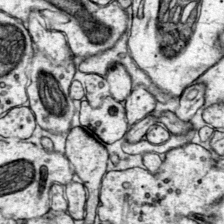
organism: Mouse
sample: Primary visual cortex
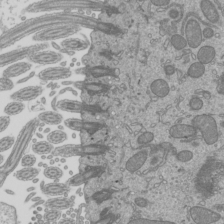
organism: Mouse
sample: Cilia; mouse epididymis
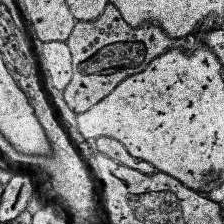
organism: Human
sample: Temporal Lobe
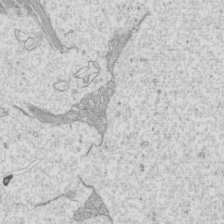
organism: Mouse
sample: Cilia; mouse epididymis
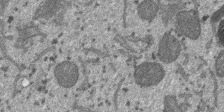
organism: Human
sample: Lung epithelial cells infected with SARS-CoV-2
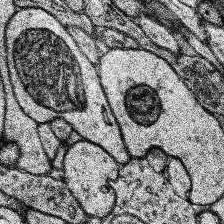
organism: Human
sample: Temporal Lobe
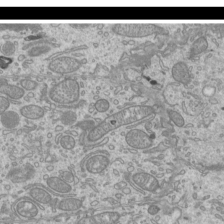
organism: Mouse
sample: Cilia; mouse epididymis
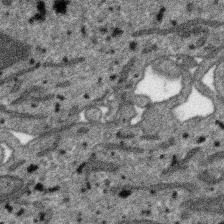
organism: Human
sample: Lung epithelial cells infected with SARS-CoV-2
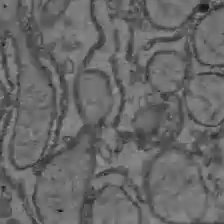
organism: C57BL Mouse
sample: Liver
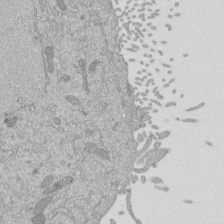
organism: Mouse
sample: ED-1 cell nuclei; centrioles
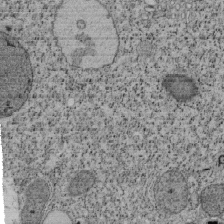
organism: Tetrahymena
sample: Cilia in tetrahymena
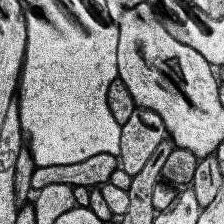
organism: Human
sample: Temporal Lobe
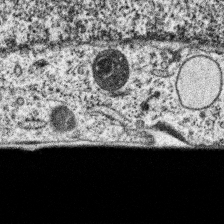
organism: Human
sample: HeLa cells
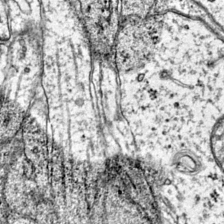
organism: Mouse
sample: Primary visual cortex
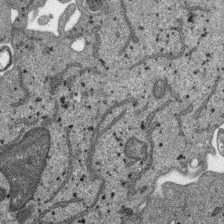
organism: Human
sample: Lung epithelial cells infected with SARS-CoV-2
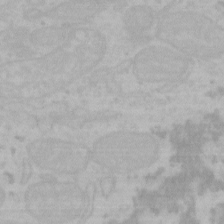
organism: Mouse
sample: Choroid plexus
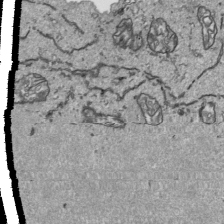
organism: Human
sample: Mitochondria in HCT116 cells
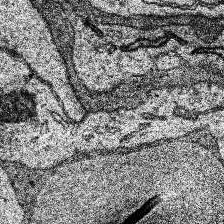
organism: Human
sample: Temporal Lobe
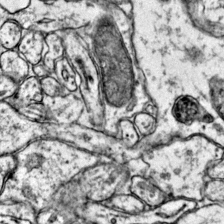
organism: Mouse
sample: Primary visual cortex
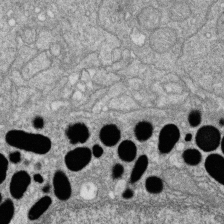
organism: Zebrafish
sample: Cilia; retinal pigment epithelium
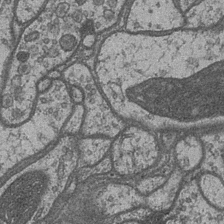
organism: Drosophila
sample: Optic medulla
== == ==
The problem
Copy every record exactly; no pictures.

Answer below
organism: Mouse
sample: Primary visual cortex
organism: Mouse
sample: Cilia; mouse epididymis
organism: Human
sample: Temporal Lobe
organism: Mouse
sample: Cilia; mouse epididymis
organism: Human
sample: Lung epithelial cells infected with SARS-CoV-2
organism: Human
sample: Temporal Lobe
organism: Mouse
sample: Cilia; mouse epididymis
organism: Human
sample: Lung epithelial cells infected with SARS-CoV-2
organism: C57BL Mouse
sample: Liver
organism: Mouse
sample: ED-1 cell nuclei; centrioles
organism: Tetrahymena
sample: Cilia in tetrahymena
organism: Human
sample: Temporal Lobe
organism: Human
sample: HeLa cells
organism: Mouse
sample: Primary visual cortex
organism: Human
sample: Lung epithelial cells infected with SARS-CoV-2
organism: Mouse
sample: Choroid plexus
organism: Human
sample: Mitochondria in HCT116 cells
organism: Human
sample: Temporal Lobe
organism: Mouse
sample: Primary visual cortex
organism: Zebrafish
sample: Cilia; retinal pigment epithelium
organism: Drosophila
sample: Optic medulla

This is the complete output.